Average hash
========================

After the decolorizing and scaling step, each pixel block is compared to the average (as the name suggests) of all pixel values of the image. In the example below, we will generate a 64-bit hash, which means that the image is scaled to 8×8 pixels. If the value in the pixel block is larger than the average, it gets value 1 (white) and otherwise a 0 (black). The final image hash is followed by flattening the array into a vector.


.. code:: python

	# Initialize with hash
	model = Undouble(method='ahash')

	# Import example
	X = model.import_example(data='cat_and_dog')
	imgs = model.import_data(X, return_results=True)

	# Compute hash for a single image
	hashs = model.compute_imghash(imgs['img'][0], to_array=False, hash_size=8)

	# The hash is a binairy array or vector.
	print(hashs)

	# Plot the image using the undouble plot_hash functionality
	model.results['img_hash_bin']
	model.plot_hash(idx=0)

	# Plot the image manually
	fig, ax = plt.subplots(1, 2, figsize=(8,8))
	ax[0].imshow(imgs['img'][0])
	ax[1].imshow(hashs[0])


.. |ahash| image:: ../figs/ahash.png

.. table:: Average hash
   :align: center

   +----------+
   | |ahash|  |
   +----------+


Perceptual hash
========================

After the first step of decolorizing, a Discrete Cosine Transform (DCT) is applied; first per row and afterward per column. The pixels with high frequencies are cropped to 8 x 8 pixels. Each pixel block is then compared to the median of all gray values of the image. If the value in the pixel block is larger than the median, it gets value 1 and otherwise a 0. The final image hash is followed by flattening the array into a vector.

.. code:: python

	# Initialize with hash
	model = Undouble(method='phash')

	# Import example
	X = model.import_example(data='cat_and_dog')
	imgs = model.import_data(X, return_results=True)

	# Compute hash for a single image
	hashs = model.compute_imghash(imgs['img'][0], to_array=False, hash_size=8)
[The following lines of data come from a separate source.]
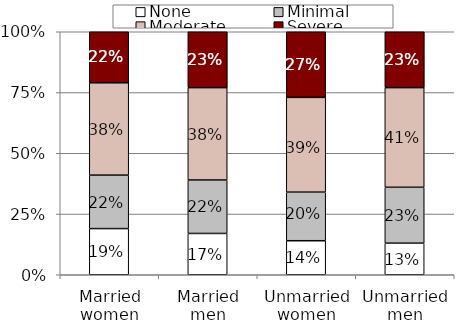
| Category | None | Minimal | Moderate | Severe |
|---|---|---|---|---|
| Married women | 0.19 | 0.22 | 0.38 | 0.22 |
| Married men | 0.17 | 0.22 | 0.38 | 0.23 |
| Unmarried women | 0.14 | 0.2 | 0.39 | 0.27 |
| Unmarried men | 0.13 | 0.23 | 0.41 | 0.23 |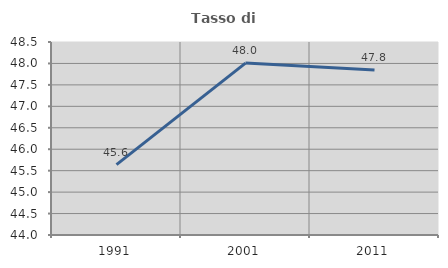
| Category | Tasso di occupazione   |
|---|---|
| 1991.0 | 45.641 |
| 2001.0 | 48.008 |
| 2011.0 | 47.845 |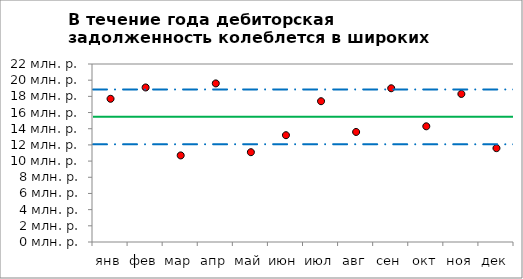
| Category | Объем дебиторской задолженности |
|---|---|
| янв | 17700000 |
| фев | 19100000 |
| мар | 10700000 |
| апр | 19600000 |
| май | 11100000 |
| июн | 13200000 |
| июл | 17400000 |
| авг | 13600000 |
| сен | 19000000 |
| окт | 14300000 |
| ноя | 18300000 |
| дек | 11600000 |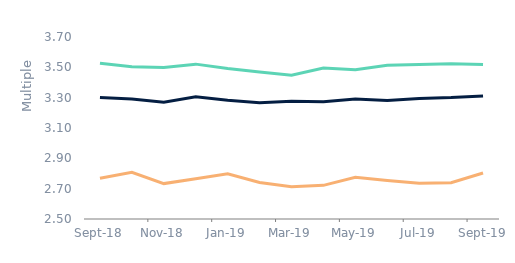
| Category | First-time
buyers | Homemovers | Remortgagors |
|---|---|---|---|
| 2018-09-01 | 3.528 | 3.302 | 2.769 |
| 2018-10-01 | 3.504 | 3.292 | 2.808 |
| 2018-11-01 | 3.5 | 3.27 | 2.733 |
| 2018-12-01 | 3.521 | 3.305 | 2.766 |
| 2019-01-01 | 3.493 | 3.283 | 2.798 |
| 2019-02-01 | 3.47 | 3.267 | 2.74 |
| 2019-03-01 | 3.447 | 3.276 | 2.713 |
| 2019-04-01 | 3.495 | 3.274 | 2.722 |
| 2019-05-01 | 3.484 | 3.291 | 2.775 |
| 2019-06-01 | 3.514 | 3.282 | 2.754 |
| 2019-07-01 | 3.519 | 3.295 | 2.736 |
| 2019-08-01 | 3.524 | 3.3 | 2.739 |
| 2019-09-01 | 3.519 | 3.311 | 2.804 |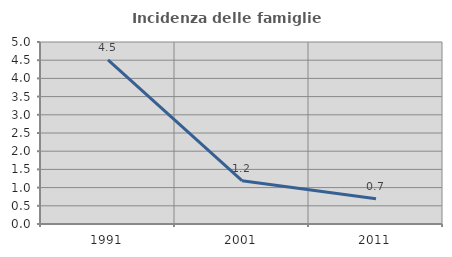
| Category | Incidenza delle famiglie numerose |
|---|---|
| 1991.0 | 4.506 |
| 2001.0 | 1.19 |
| 2011.0 | 0.694 |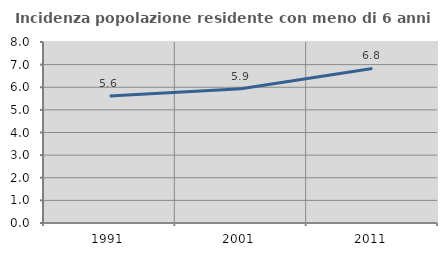
| Category | Incidenza popolazione residente con meno di 6 anni |
|---|---|
| 1991.0 | 5.61 |
| 2001.0 | 5.933 |
| 2011.0 | 6.831 |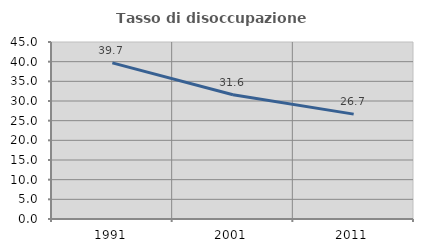
| Category | Tasso di disoccupazione giovanile  |
|---|---|
| 1991.0 | 39.683 |
| 2001.0 | 31.579 |
| 2011.0 | 26.667 |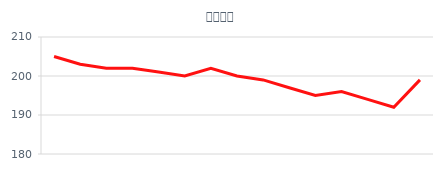
| Category | Series 0 |
|---|---|
| 6/1/12 | 205 |
| 6/2/12 | 203 |
| 6/3/12 | 202 |
| 6/4/12 | 202 |
| 6/5/12 | 201 |
| 6/6/12 | 200 |
| 6/7/12 | 202 |
| 6/8/12 | 200 |
| 6/9/12 | 199 |
| 6/10/12 | 197 |
| 6/11/12 | 195 |
| 6/12/12 | 196 |
| 6/13/12 | 194 |
| 6/14/12 | 192 |
| 6/15/12 | 199 |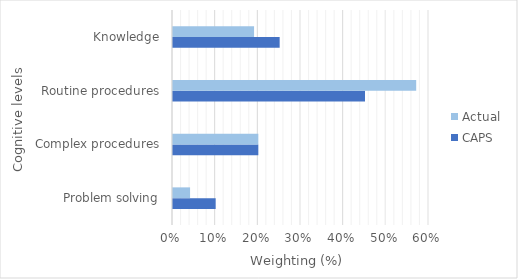
| Category | CAPS | Actual |
|---|---|---|
| Problem solving | 0.1 | 0.04 |
| Complex procedures | 0.2 | 0.2 |
| Routine procedures | 0.45 | 0.57 |
| Knowledge | 0.25 | 0.19 |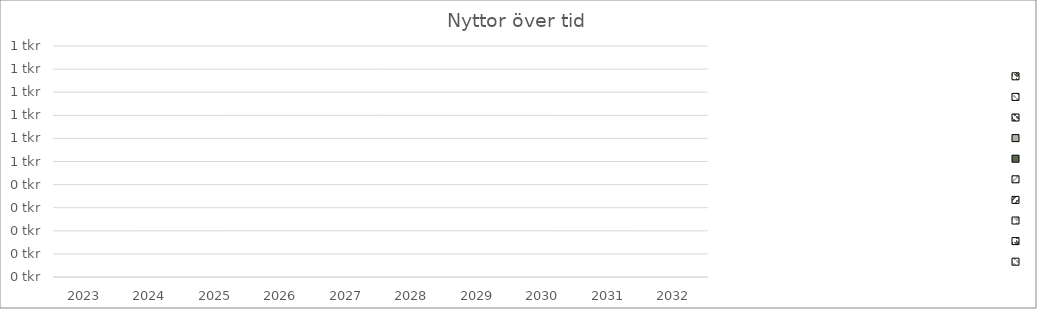
| Category | Series 14 | Series 13 | Series 12 | Series 11 | Series 10 | Series 9 | Series 8 | Series 7 | Series 6 | Series 5 |
|---|---|---|---|---|---|---|---|---|---|---|
| 2023.0 | 0 | 0 | 0 | 0 | 0 | 0 | 0 | 0 | 0 | 0 |
| 2024.0 | 0 | 0 | 0 | 0 | 0 | 0 | 0 | 0 | 0 | 0 |
| 2025.0 | 0 | 0 | 0 | 0 | 0 | 0 | 0 | 0 | 0 | 0 |
| 2026.0 | 0 | 0 | 0 | 0 | 0 | 0 | 0 | 0 | 0 | 0 |
| 2027.0 | 0 | 0 | 0 | 0 | 0 | 0 | 0 | 0 | 0 | 0 |
| 2028.0 | 0 | 0 | 0 | 0 | 0 | 0 | 0 | 0 | 0 | 0 |
| 2029.0 | 0 | 0 | 0 | 0 | 0 | 0 | 0 | 0 | 0 | 0 |
| 2030.0 | 0 | 0 | 0 | 0 | 0 | 0 | 0 | 0 | 0 | 0 |
| 2031.0 | 0 | 0 | 0 | 0 | 0 | 0 | 0 | 0 | 0 | 0 |
| 2032.0 | 0 | 0 | 0 | 0 | 0 | 0 | 0 | 0 | 0 | 0 |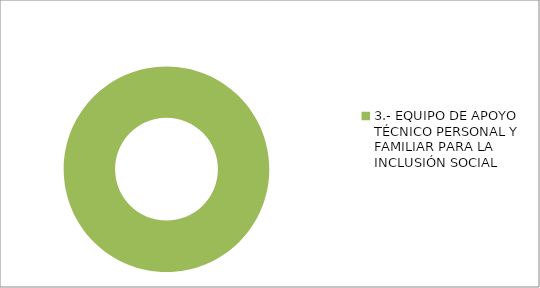
| Category | Series 0 |
|---|---|
| 3.- EQUIPO DE APOYO TÉCNICO PERSONAL Y FAMILIAR PARA LA INCLUSIÓN SOCIAL | 5 |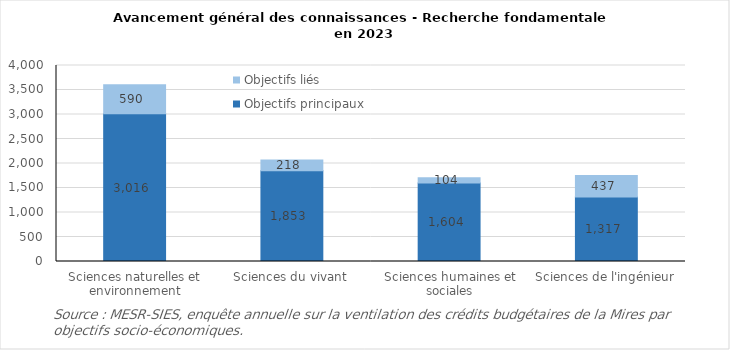
| Category | Objectifs principaux | Objectifs liés |
|---|---|---|
| Sciences naturelles et environnement | 3015.6 | 590.3 |
| Sciences du vivant | 1853.3 | 218.1 |
| Sciences humaines et sociales | 1603.9 | 104.1 |
| Sciences de l'ingénieur | 1316.5 | 437 |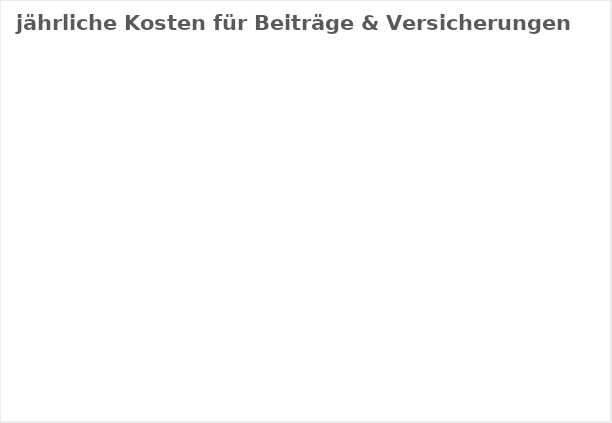
| Category | Betrag |
|---|---|
| 0.0 | 0 |
| 0.0 | 0 |
| 0.0 | 0 |
| 0.0 | 0 |
| 0.0 | 0 |
| 0.0 | 0 |
| 0.0 | 0 |
| 0.0 | 0 |
| 0.0 | 0 |
| 0.0 | 0 |
| 0.0 | 0 |
| 0.0 | 0 |
| 0.0 | 0 |
| 0.0 | 0 |
| 0.0 | 0 |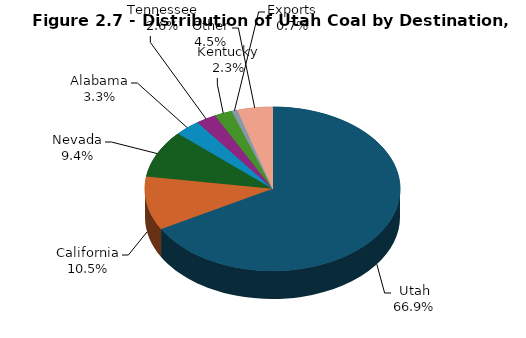
| Category | Series 0 |
|---|---|
| Utah | 13698 |
| California | 2160 |
| Nevada | 1916.8 |
| Alabama | 666 |
| Tennessee | 525 |
| Kentucky | 461 |
| Exports | 148 |
| Other | 914 |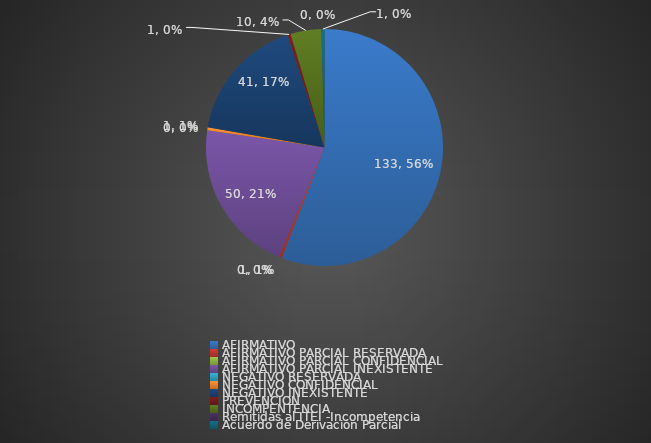
| Category | Series 0 |
|---|---|
| AFIRMATIVO | 133 |
| AFIRMATIVO PARCIAL RESERVADA | 1 |
| AFIRMATIVO PARCIAL CONFIDENCIAL | 0 |
| AFIRMATIVO PARCIAL INEXISTENTE | 50 |
| NEGATIVO RESERVADA | 0 |
| NEGATIVO CONFIDENCIAL | 1 |
| NEGATIVO INEXISTENTE | 41 |
| PREVENCION | 1 |
| INCOMPENTENCIA | 10 |
| Remitidas al ITEI -Incompetencia  | 0 |
| Acuerdo de Derivación Parcial | 1 |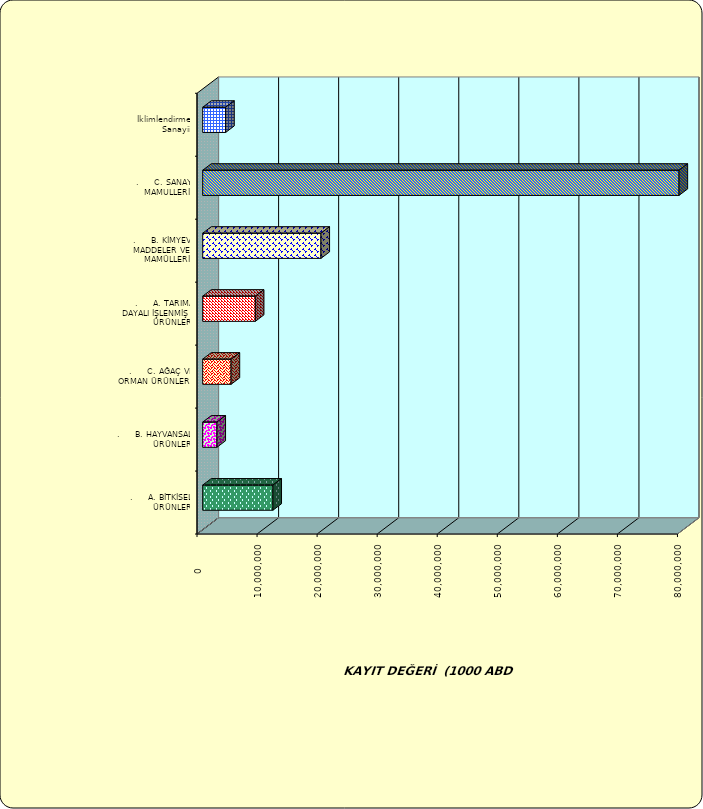
| Category | Series 0 |
|---|---|
| .     A. BİTKİSEL ÜRÜNLER | 11690330.277 |
| .     B. HAYVANSAL ÜRÜNLER | 2371984.966 |
| .     C. AĞAÇ VE ORMAN ÜRÜNLERİ | 4728597.703 |
| .     A. TARIMA DAYALI İŞLENMİŞ ÜRÜNLER | 8764964.974 |
| .     B. KİMYEVİ MADDELER VE MAMÜLLERİ | 19690259.674 |
| .     C. SANAYİ MAMULLERİ | 79313645.6 |
|  İklimlendirme Sanayii | 3822816.282 |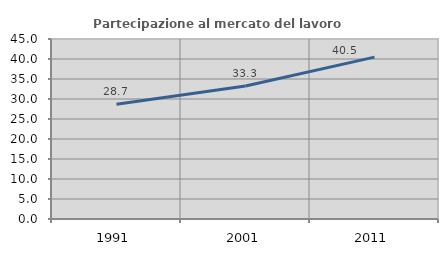
| Category | Partecipazione al mercato del lavoro  femminile |
|---|---|
| 1991.0 | 28.702 |
| 2001.0 | 33.272 |
| 2011.0 | 40.474 |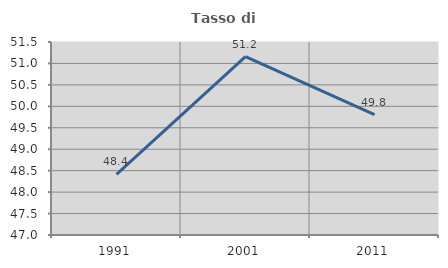
| Category | Tasso di occupazione   |
|---|---|
| 1991.0 | 48.414 |
| 2001.0 | 51.16 |
| 2011.0 | 49.809 |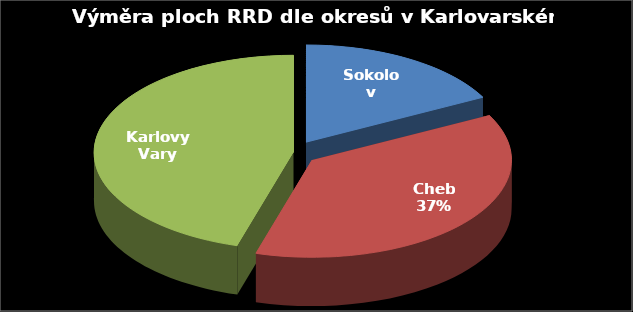
| Category | Výměra [ha] |
|---|---|
| Sokolov | 7.58 |
| Cheb | 16.25 |
| Karlovy Vary | 19.86 |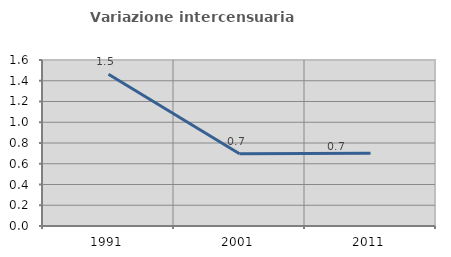
| Category | Variazione intercensuaria annua |
|---|---|
| 1991.0 | 1.462 |
| 2001.0 | 0.696 |
| 2011.0 | 0.701 |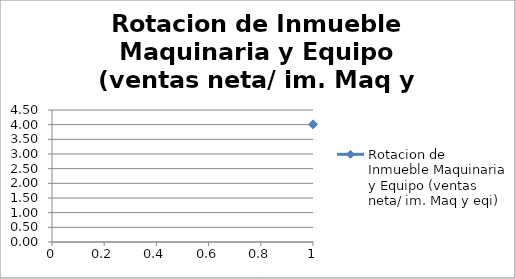
| Category | Rotacion de Inmueble Maquinaria y Equipo (ventas neta/ im. Maq y eqi) |
|---|---|
| 0 | 4.011 |
| 1 | 4.011 |
| 2 | 4.011 |
| 3 | 4.011 |
| 4 | 4.011 |
| 5 | 4.011 |
| 6 | 4.011 |
| 7 | 4.011 |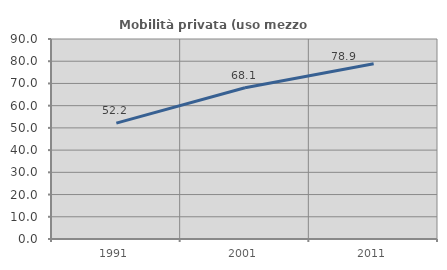
| Category | Mobilità privata (uso mezzo privato) |
|---|---|
| 1991.0 | 52.163 |
| 2001.0 | 68.091 |
| 2011.0 | 78.897 |

	# The hash is a binairy array or vector.
	print(hashs)

	# Plot the image using the undouble plot_hash functionality
	model.results['img_hash_bin']
	model.plot_hash(idx=0)

	# Plot the image manually
	fig, ax = plt.subplots(1, 2, figsize=(8,8))
	ax[0].imshow(imgs['img'][0])
	ax[1].imshow(hashs[0])

.. |phash| image:: ../figs/phash.png

.. table:: Perceptual hash
   :align: center

   +----------+
   | |phash|  |
   +----------+


Differential hash
========================

After the first step of decolorizing and scaling, the pixels are serially (from left to right per row) compared to their neighbor to the right. If the byte at position x is less than the byte at position (x+1), it gets value 1 and otherwise a 0. The final image hash is followed by flattening the array into a vector.

.. code:: python

	# Initialize with hash
	model = Undouble(method='dhash')

	# Import example
	X = model.import_example(data='cat_and_dog')
	imgs = model.import_data(X, return_results=True)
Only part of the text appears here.